→ About this task
Keep the lines exact and the pictures out as you repeat the following listing.

→ Recorded information
====

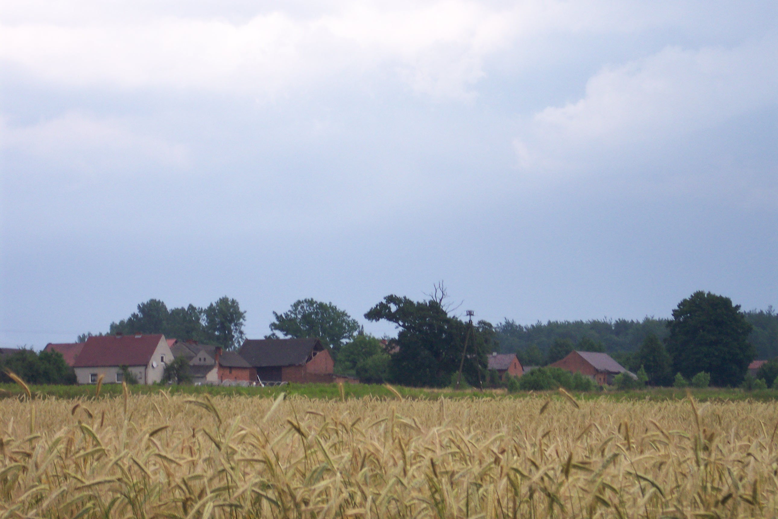 Osiecko (woj. opolskie)
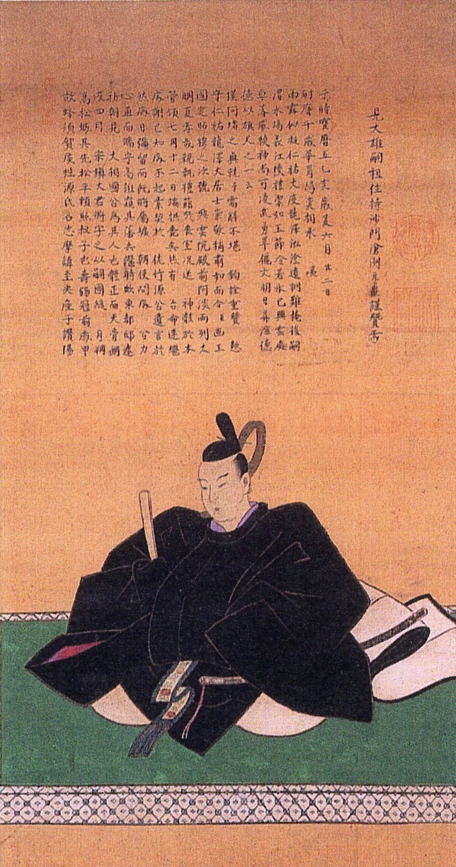 蜂須賀至央の肖像。
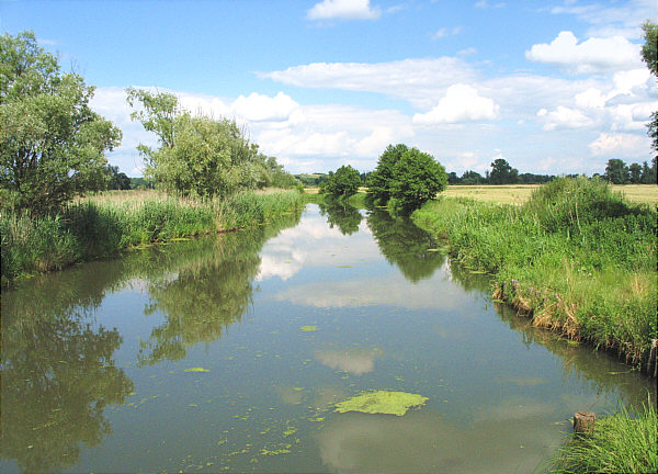 Stille Oder im nördlichen Oderbruch, Brandenburg

====

→ Task solution
 Osiecko (woj. opolskie)
 蜂須賀至央の肖像。
 Stille Oder im nördlichen Oderbruch, Brandenburg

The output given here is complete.